Parallel Computing with MPI
Vayesta can construct and solve multiple quantum embedding problems (as defined by the fragmentation) in parallel over distributed memory architecture, using the Message Passing Interface (MPI) and the Python bindings provided by mpi4py.
Warning
Not all functions have been tested in combinations with MPI. It is always adviced to perform a smaller test run, in order to verify that parallel and serial excecution yield the same results. Please open an issue on the GitHub page to report any bugs or unexpected behavior.
Note
mpi4py
can be installed using pip: [~]$ pip install mpi4py
Running an MPI Job
Running a calculation in parallel is as simple as excecuting [~]$ mpirun -np N jobscript.py
in the console, where N
is the desired number of MPI processes.
For the best possible parallelization, use as many MPI processes as there are fragments
(for example three for an atomic fragmentation of a water molecule), for which the scaling
with number of MPI processes should be favourable.
When it is necessary to use fewer MPI processes than fragments, the processes will then
calculate their assigned set of embedding problems sequentially.
It is never advised to use more MPI processes than there are fragments; the additional processes
will simply be idle.
Note that if a multithreaded BLAS library is linked, then the embedding problems assigned to each MPI rank will in general still be solved in a multithreaded fashion. Therefore, a good strategy is to assign the MPI ranks to separate nodes (ideally equal to the number of fragments) and use a multithreaded (e.g. OpenBLAS) library with multiple threads over the cores of the node for the solution and manipulation of each embedded problems.
Note
Many multithreaded libraries do not scale well beyond 16 or so threads for typical problem sizes. For modern CPUs the number of cores can be significantly higher than this and, unless memory is a bottleneck, it can be beneficial to assign multiple MPI ranks to each node.
Additional Considerations
While any job script should in principle also work in parallel,
there are some additional considerations, which mainly concern file IO and logging.

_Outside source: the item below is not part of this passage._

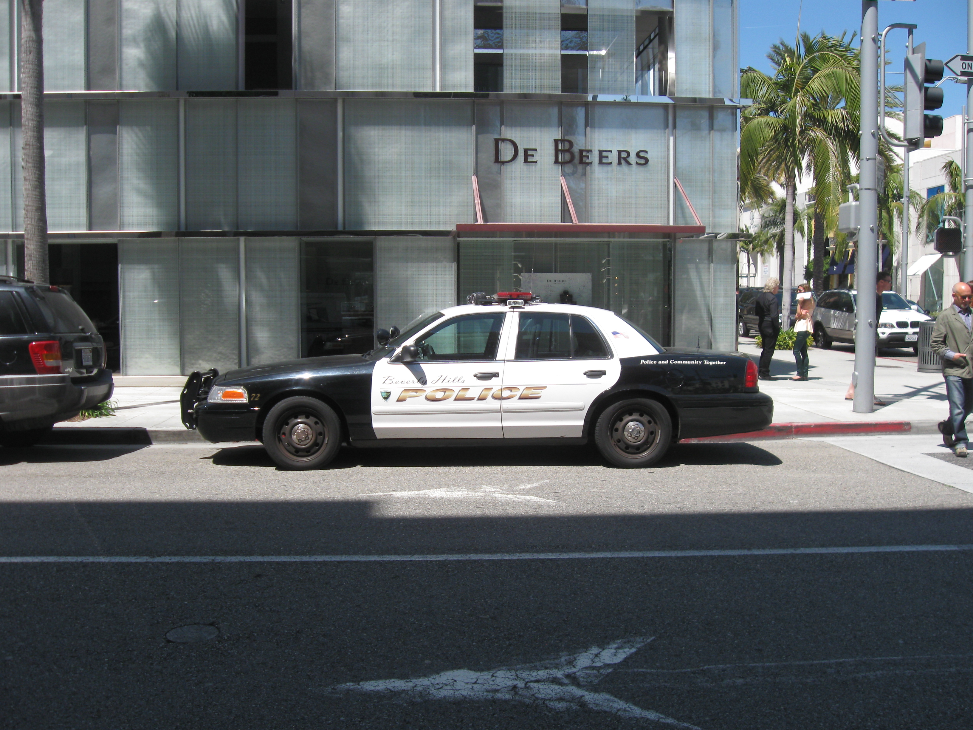 geparktes Polizeifahrzeug vor DeBeers in Beverly Hills, Kalifornien

They are demonstrated at this example, which can be found at examples/ewf/molecules/90-mpi.py
:
1# Run with: mpirun -n 3 python 90-mpi.py
2import pyscf
3import pyscf.gto
4import pyscf.scf
5import pyscf.cc
6import vayesta
7import vayesta.ewf
8from vayesta.mpi import mpi
9
10mol = pyscf.gto.Mole()
11mol.atom = """
12O 0.0000 0.0000 0.1173
13H 0.0000 0.7572 -0.4692
14H 0.0000 -0.7572 -0.4692
15"""
16mol.basis = "cc-pVDZ"
17mol.output = "pyscf-mpi%d.out" % mpi.rank
18mol.build()
19
20# Hartree-Fock
21mf = pyscf.scf.RHF(mol)
22mf = mf.density_fit()
23mf = mpi.scf(mf)
24mf.kernel()
25
26# Embedded CCSD
27emb = vayesta.ewf.EWF(mf, bath_options=dict(threshold=1e-6))
28emb.kernel()
29
30# Reference full system CCSD
31if mpi.is_master:
32 cc = pyscf.cc.CCSD(mf)
33 cc.kernel()
34
35 print("E(HF)= %+16.8f Ha" % mf.e_tot)
36 print("E(CCSD)= %+16.8f Ha" % cc.e_tot)
37 print("E(Emb. CCSD)= %+16.8f Ha" % emb.e_tot)
Vayesta will generate a separate logging file for each MPI rank, but PySCF does not. To avoid chaotic logging, it is adviced to give the
mol
object of each MPI process a unique output name (see line 17).PySCF does not support MPI by default. The mean-field calculation will thus simple be performed on each MPI process individually, and Vayesta will discard all solutions, except that obtained on the master process (rank 0). To save electricy, the function
vayesta.mpi.mpi.scf(mf)
can be used to restrict the mean-field calculation to the master process from the beginning (see line 22). Alternatively, for a more efficient workflow in situations with significant mean-field overheads, the initial mean-field calculation can be performed separately, and the mean-field read in. See the PySCF documentation for how this can be done.Output should only be printed on the master process. The property
mpi.is_master
(identical tompi.rank == 0
) can be used to check if the current MPI process is the master process (see line 30)